Page 49 of Troubled Blood

Robin sighed and leaned back in her chair.

“Nutter, obviously,” said Strike, now tapping his photocopied art­icles and statements back into a pile and rolling them up again. “If you really knew where a body was buried, you’d include a bloody map.”

It was nearly six o’clock now, close to the hour at which a doctor had once left her practice and had never been seen again. The frosted pub windows were inky blue. Up at the bar, the blonde in the rubber uniform was giggling at something a man dressed as the Joker had told her.

“You know,” said Robin, glancing down at the papers sitting beside Strike’s pint, “she was late… it was pouring with rain…”

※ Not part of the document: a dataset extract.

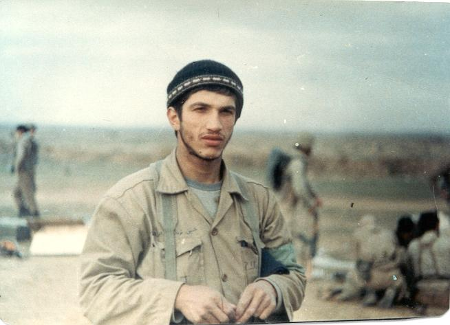 شهید حسن نوفلاح

“Go on,” said Strike, wondering whether she was about to say exactly what he’d been thinking.

“Her friend was waiting in here, alone. Margot’s late. She would’ve wanted to get here as quickly as possible. The simplest, most plausible explanation I can think of is that somebody offered her a lift. A car pulled up—”

“Or a van,” said Strike. Robin had, indeed, reached the same conclusion he had. “Someone she knew—”

“Or someone who seemed safe. An elderly man—”

“Or what she thinks is a woman.”

“Exactly,” said Robin.

She turned a sad face to Strike.

“That’s it. She either knew the driver, or the stranger seemed safe.”

“And who’d remember that?” said Strike. “She was wearing a nondescript raincoat, carrying an umbrella. A vehicle pulls up. She bends down to the window, then gets in. No fight. No conflict. The car drives away.”

“And only the driver would know what happened next,” said Robin.

Her mobile rang: it was Pat Chauncey.

“She always does that,” said Strike. “Text her, and she doesn’t text back, she calls—”

“Does it matter?” said Robin, exasperated, and answered.

“Hi, Pat. Sorry to bother you out of hours. Did you get my text?”

“Yeah,” croaked Pat. “Where did you find that?”

“It’s in some old police notes. Can you translate it?”

“Yeah,” said Pat, “but it doesn’t make much sense.”

“Hang on, Pat, I want Cormoran to hear this,” said Robin, and she changed to speakerphone.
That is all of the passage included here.